I don't get to say this on very many occasions with questions like this...
Your textbook is wrong.
A typical potassium reversal potential in a cell is ~-90 mV. Hyperpolarization through voltage-gated potassium channels can never go more negative than that reversal potential.
An experimenter with access to the cell through a patch clamp electrode could possibly set the voltage more negative than potassium reversal, in which case indeed, potassium would flow against it's concentration gradient into the cell due to the electrical potential. It is not possible to reach those very negative potentials using potassium channels alone.
For a typical cell, the resting membrane potential is more like -70 mV. This resting potential is due to the "leak conductance", which does include potassium but also includes other ions. The ratio of sodium to potassium permeability is typically around 1:20; potassium dominates but you can't just ignore the other ions. A more accurate replacement statement for your textbook would be:
The leakage conductances tend to drive the membrane potential from hyperpolarized state to the resting state as the net positive flow of ions is inward.
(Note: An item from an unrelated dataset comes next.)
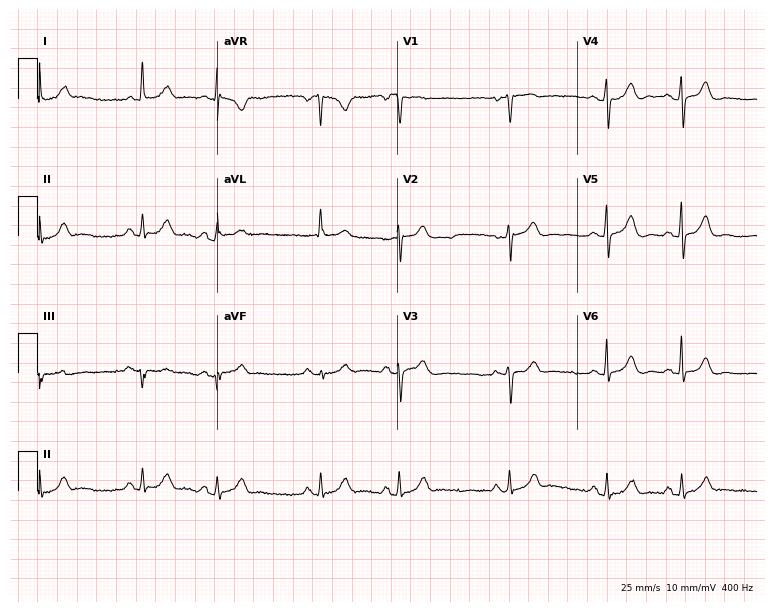
Electrocardiogram, a female patient, 75 years old. Of the six screened findings (first-degree AV block, right bundle branch block, left bundle branch block, sinus bradycardia, atrial fibrillation, sinus tachycardia), none is recorded.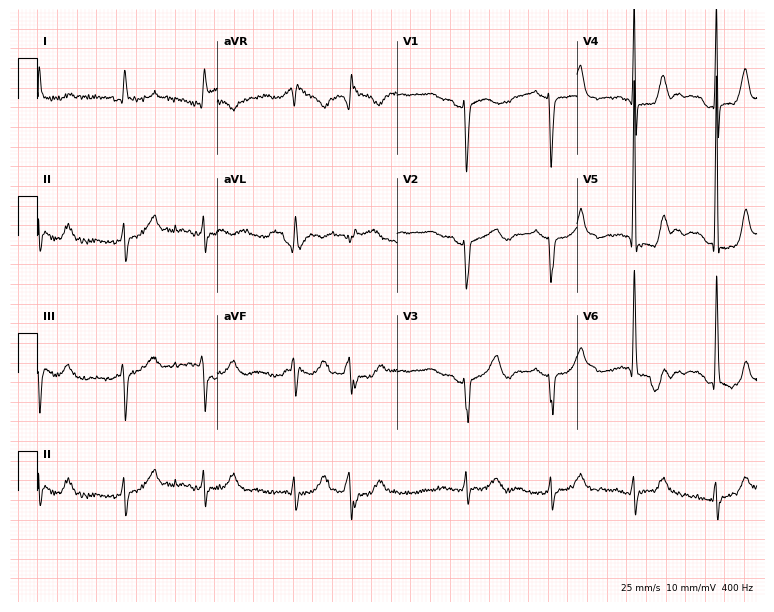
12-lead ECG (7.3-second recording at 400 Hz) from a female patient, 76 years old. Screened for six findings — first-degree AV block, right bundle branch block (RBBB), left bundle branch block (LBBB), sinus bradycardia, atrial fibrillation (AF), sinus tachycardia — none is recorded. Other findings, if any, are not listed.

Even at rest, you will always find a slow potassium leak out of the cell. The reason that the cell is at equilibrium at rest is because this leak out of the cell is perfectly balanced by net positive charge flowing in to the cell; this is mostly sodium but can be other ions like calcium as well (note also that that chloride leaving the cell is also a net positive charge in).
Some of the sodium leak current is through specific sodium leak channels, but co-transporters that use the sodium concentration gradient also contribute.
Ren, D. (2011). Sodium leak channels in neuronal excitability and rhythmic behaviors. Neuron, 72(6), 899-911.